水素利用が正当化されるのは、「電化困難」かつ「CO?排出削減の代替手段が乏しい」場合に限る。再エネ電力の利用可能性と一致しない水素戦略は、むしろ社会全体の脱炭素化に逆行する可能性もある。
経済性と市場導入の見通し
水素の社会導入にかかるインフラ投資や補助金の規模は膨大である。仮に世界全体で水素を脱炭素化に広く活用する場合、年数兆ドル単位のインフラ整備と技術開発が必要になる。

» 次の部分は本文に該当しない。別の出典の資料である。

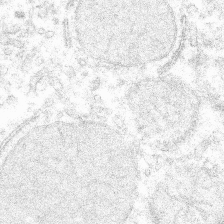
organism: Mouse
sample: Mouse hepatocytes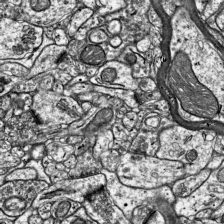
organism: Mouse
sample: Visual Cortex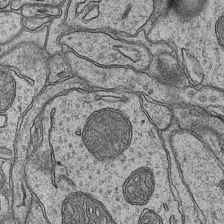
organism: Mouse
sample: CA1 Hippocampus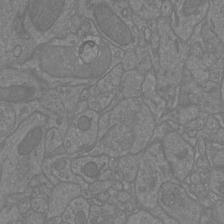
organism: Mouse
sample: Cortical neurons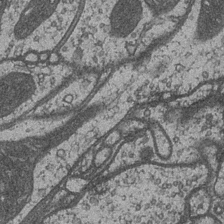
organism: Drosophila
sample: Optic medulla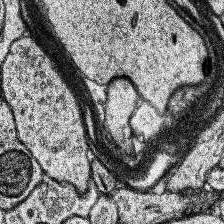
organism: Human
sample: Temporal Lobe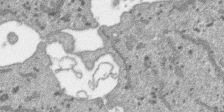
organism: Human
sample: Lung epithelial cells infected with SARS-CoV-2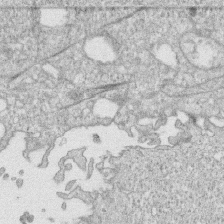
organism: Human
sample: HeLa cell HIV synapse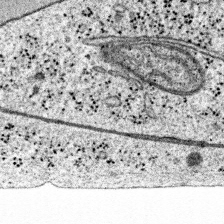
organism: Human
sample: HeLa cells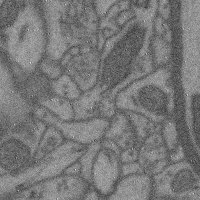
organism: Mouse
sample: Cerebral cortex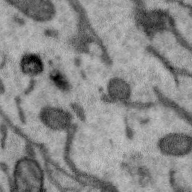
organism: Zebra finch
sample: Brain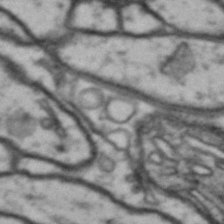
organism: Drosophila
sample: Brain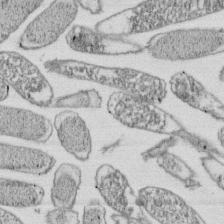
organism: E. coli
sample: Bacterial nucleoid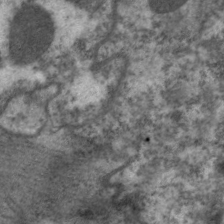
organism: C. elegans
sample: Pharynx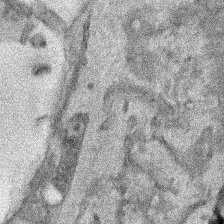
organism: Human
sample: Mitochondria in HCT116 cells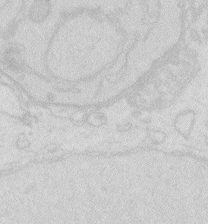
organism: Zebrafish
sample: Macrophage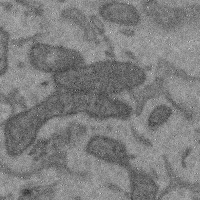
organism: Mouse
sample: Cerebral cortex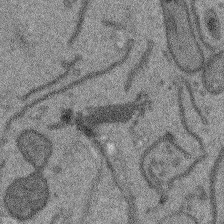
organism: Arabidopsis thaliana
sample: Root tip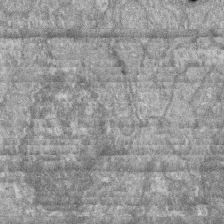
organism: Zebrafish
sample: Cilia; retinal pigment epithelium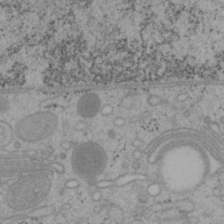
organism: Human
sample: HeLa cells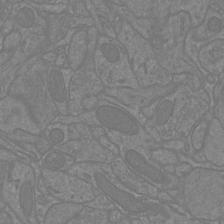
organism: Mouse
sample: Cortical neurons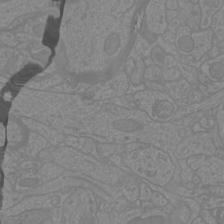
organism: Mouse
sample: Cortical neurons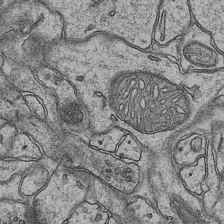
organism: Mouse
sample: CA1 Hippocampus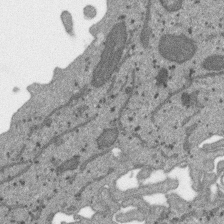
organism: Human
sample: Lung epithelial cells infected with SARS-CoV-2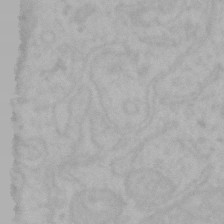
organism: Mouse
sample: Choroid plexus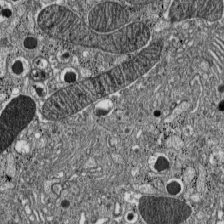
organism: C57BL Mouse
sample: Pancreatic islet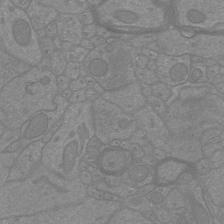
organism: Mouse
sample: Cortical neurons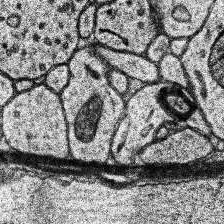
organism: Human
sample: Temporal Lobe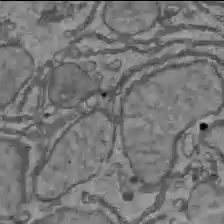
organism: C57BL Mouse
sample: Liver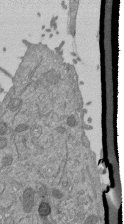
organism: Mouse
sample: ED-1 cell nuclei; centrioles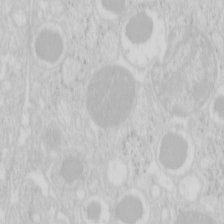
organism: Mouse
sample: Pancreas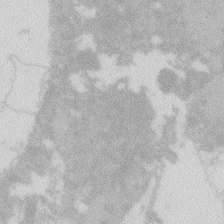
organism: Zebrafish
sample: Macrophage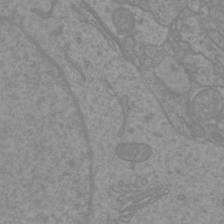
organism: Mouse
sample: Cortical neurons

しかし、用途を「コスト効率の高い分野」に絞れば、持続可能性と経済性のバランスがとれる。脱炭素化コスト($/t-CO?削減)での水素の位置づけを他手段(電化、バイオ燃料、CCSなど)と比較した上で、限定的導入が現実的である。
水素を「選択的に」活用する戦略へ
水素はエネルギートランジションにおける万能解ではない。むしろその導入には高コスト・低効率・複雑なインフラ要件が伴う。したがって、「水素がなければ脱炭素化できない分野」に焦点を当てて戦略的に活用すべきである。
特に、産業用高温熱、航空・海運、季節的貯蔵といった領域において、水素は他手段に比して現実的な役割を担う可能性がある。これに対して、乗用車や住宅用熱供給など電化可能な分野への水素導入は避けるべきである。技術的な可能性と社会的実装のリアリティを見極め、水素利用を「賢く限定する」ことが、実効性ある脱炭素化の鍵となる。